Welcome to our dedicated page for Trailblazer Merger I-A SEC filings (Ticker: TBMC), a comprehensive resource for investors and traders seeking official regulatory documents including 10-K annual reports, 10-Q quarterly earnings, 8-K material events, and insider trading forms.
The SEC filings page for Trailblazer Merger Corporation I (NASDAQ: TBMC) provides direct access to the company’s regulatory disclosures as a special purpose acquisition company. As a blank check company in the Financial Services sector, Trailblazer Merger Corporation I uses its SEC reports to describe its SPAC structure, trust account arrangements, proposed business combination, and key governance actions.
Among the most significant documents for TBMC are its Forms 8-K, which report material events such as the entry into a merger agreement with Cyabra Strategy Ltd., amendments to its amended and restated certificate of incorporation, and amendments to its investment management trust agreement. These filings explain the structure of the proposed business combination, the planned renaming of the public company to Cyabra, Inc., and the multi-step merger involving Trailblazer Merger Sub, Ltd. and Trailblazer Holdings, Inc. They also detail stockholder votes on extension and trust amendment proposals, the number of shares tendered for redemption, and the mechanics of extending the business combination deadline through monthly deposits into the trust account.
Trailblazer’s SEC filings also include a Form 12b-25 (Notification of Late Filing), in which the company explains why it was unable, without unreasonable effort or expense, to file a Quarterly Report on Form 10-Q by the prescribed due date and indicates its intention to file within the extension period allowed under SEC rules.

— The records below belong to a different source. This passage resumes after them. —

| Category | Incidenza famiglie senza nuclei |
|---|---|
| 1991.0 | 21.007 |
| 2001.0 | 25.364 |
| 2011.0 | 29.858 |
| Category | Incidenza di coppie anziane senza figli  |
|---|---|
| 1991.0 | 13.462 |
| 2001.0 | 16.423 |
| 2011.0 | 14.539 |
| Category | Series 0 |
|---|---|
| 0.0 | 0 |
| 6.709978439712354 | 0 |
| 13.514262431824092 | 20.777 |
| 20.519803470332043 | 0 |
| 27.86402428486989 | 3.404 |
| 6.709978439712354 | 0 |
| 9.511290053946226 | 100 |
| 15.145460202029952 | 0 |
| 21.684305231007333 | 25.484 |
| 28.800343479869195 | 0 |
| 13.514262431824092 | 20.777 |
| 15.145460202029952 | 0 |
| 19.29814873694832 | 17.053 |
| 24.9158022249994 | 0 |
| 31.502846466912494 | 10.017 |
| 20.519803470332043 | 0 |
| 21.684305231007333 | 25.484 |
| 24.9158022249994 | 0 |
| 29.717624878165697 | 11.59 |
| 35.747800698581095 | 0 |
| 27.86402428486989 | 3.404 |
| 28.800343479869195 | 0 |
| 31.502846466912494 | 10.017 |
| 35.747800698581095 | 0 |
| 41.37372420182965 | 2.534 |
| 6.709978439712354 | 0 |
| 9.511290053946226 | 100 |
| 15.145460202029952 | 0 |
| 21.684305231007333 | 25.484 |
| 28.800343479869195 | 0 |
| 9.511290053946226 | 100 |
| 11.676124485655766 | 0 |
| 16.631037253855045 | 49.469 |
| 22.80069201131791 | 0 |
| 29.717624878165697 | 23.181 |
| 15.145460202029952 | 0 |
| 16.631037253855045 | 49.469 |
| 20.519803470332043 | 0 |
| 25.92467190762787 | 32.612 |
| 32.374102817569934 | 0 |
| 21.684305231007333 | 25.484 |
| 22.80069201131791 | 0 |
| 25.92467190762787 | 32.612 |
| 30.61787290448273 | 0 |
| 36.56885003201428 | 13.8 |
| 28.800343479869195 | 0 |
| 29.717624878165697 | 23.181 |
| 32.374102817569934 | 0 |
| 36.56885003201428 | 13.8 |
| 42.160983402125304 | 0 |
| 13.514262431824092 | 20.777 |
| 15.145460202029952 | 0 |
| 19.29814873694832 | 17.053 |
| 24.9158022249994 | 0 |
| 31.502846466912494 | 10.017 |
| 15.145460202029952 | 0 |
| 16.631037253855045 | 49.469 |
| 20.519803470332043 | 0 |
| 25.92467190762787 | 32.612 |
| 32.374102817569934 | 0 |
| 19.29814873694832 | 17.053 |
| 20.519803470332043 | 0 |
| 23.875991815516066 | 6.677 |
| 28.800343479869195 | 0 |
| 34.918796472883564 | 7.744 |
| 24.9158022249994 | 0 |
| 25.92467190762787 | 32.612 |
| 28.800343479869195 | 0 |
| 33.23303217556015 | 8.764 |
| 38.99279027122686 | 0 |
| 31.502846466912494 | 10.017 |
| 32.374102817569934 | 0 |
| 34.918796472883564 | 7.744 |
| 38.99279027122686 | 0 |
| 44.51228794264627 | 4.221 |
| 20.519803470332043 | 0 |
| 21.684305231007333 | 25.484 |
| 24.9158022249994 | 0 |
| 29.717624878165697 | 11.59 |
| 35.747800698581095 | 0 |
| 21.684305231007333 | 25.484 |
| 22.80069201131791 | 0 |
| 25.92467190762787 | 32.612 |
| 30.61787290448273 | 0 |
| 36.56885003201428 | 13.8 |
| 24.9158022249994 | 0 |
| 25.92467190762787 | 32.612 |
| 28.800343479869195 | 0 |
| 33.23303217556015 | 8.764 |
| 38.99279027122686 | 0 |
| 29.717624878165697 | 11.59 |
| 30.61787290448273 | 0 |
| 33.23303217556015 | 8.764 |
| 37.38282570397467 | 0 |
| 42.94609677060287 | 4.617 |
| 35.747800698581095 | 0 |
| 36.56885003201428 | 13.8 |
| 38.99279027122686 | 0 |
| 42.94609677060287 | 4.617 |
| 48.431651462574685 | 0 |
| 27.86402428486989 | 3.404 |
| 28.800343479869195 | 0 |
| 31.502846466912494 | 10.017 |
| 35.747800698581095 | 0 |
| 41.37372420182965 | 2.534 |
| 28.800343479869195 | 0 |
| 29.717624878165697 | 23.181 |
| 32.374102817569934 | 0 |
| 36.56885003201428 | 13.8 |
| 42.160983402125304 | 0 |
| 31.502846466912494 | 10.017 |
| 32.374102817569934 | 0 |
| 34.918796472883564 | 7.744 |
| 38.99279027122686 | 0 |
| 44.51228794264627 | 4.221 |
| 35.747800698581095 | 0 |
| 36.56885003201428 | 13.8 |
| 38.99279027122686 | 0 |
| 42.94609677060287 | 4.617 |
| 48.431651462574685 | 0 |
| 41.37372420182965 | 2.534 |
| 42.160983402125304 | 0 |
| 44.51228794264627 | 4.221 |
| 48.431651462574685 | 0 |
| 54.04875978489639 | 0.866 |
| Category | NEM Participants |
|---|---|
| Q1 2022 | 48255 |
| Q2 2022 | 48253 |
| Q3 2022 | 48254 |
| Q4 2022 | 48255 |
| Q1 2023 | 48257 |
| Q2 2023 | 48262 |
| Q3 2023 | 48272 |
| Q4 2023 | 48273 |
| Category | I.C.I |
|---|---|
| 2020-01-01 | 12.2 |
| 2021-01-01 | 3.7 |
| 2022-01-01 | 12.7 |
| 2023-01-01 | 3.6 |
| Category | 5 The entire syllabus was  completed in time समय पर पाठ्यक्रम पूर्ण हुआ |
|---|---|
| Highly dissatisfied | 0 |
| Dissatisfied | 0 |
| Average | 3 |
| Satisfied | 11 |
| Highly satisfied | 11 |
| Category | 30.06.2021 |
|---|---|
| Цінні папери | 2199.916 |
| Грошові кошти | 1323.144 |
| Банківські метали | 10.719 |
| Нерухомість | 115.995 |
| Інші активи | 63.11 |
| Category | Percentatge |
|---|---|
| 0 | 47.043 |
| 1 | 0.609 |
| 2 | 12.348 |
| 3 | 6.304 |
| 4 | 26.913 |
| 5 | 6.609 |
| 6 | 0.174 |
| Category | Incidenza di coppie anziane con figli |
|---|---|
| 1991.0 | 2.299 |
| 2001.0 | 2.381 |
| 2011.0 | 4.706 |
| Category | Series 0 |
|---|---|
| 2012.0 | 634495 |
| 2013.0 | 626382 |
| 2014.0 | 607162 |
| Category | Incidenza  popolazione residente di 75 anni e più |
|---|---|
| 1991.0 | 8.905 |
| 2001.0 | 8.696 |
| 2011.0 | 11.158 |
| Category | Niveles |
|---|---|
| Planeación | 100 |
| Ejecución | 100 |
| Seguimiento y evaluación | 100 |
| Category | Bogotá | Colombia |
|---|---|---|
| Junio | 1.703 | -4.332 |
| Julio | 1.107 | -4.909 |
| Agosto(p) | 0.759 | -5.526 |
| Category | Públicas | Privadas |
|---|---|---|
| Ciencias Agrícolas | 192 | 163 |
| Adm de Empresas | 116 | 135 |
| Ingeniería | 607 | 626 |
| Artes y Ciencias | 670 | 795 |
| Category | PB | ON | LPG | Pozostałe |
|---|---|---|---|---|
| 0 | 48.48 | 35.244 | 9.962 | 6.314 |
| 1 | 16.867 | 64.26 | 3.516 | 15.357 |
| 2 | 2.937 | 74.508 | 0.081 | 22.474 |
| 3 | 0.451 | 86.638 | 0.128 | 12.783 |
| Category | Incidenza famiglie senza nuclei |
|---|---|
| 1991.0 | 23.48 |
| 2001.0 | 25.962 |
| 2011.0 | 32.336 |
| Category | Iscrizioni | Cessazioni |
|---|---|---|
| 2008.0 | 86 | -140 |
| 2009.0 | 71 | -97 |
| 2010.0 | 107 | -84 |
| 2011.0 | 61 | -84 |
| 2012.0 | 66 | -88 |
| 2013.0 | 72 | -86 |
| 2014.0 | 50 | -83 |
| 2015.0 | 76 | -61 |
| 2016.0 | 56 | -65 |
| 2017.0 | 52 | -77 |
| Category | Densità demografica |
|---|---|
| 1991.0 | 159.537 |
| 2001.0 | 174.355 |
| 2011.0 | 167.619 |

Additional 8-K filings describe advisory and underwriting agreements, including deferred underwriting commissions payable in shares of the public company and advisory fee arrangements with LifeSci Capital LLC and Ladenburg related to the Cyabra transaction.
Through Stock Titan, users can review these TBMC filings as they are made available from the SEC’s EDGAR system and use AI-powered summaries to understand the key terms and implications. AI analysis can help highlight how extension provisions work, how redemption rights are structured, what the merger agreement with Cyabra entails, and how advisory and underwriting fees are arranged, allowing investors to navigate complex SPAC documentation more efficiently.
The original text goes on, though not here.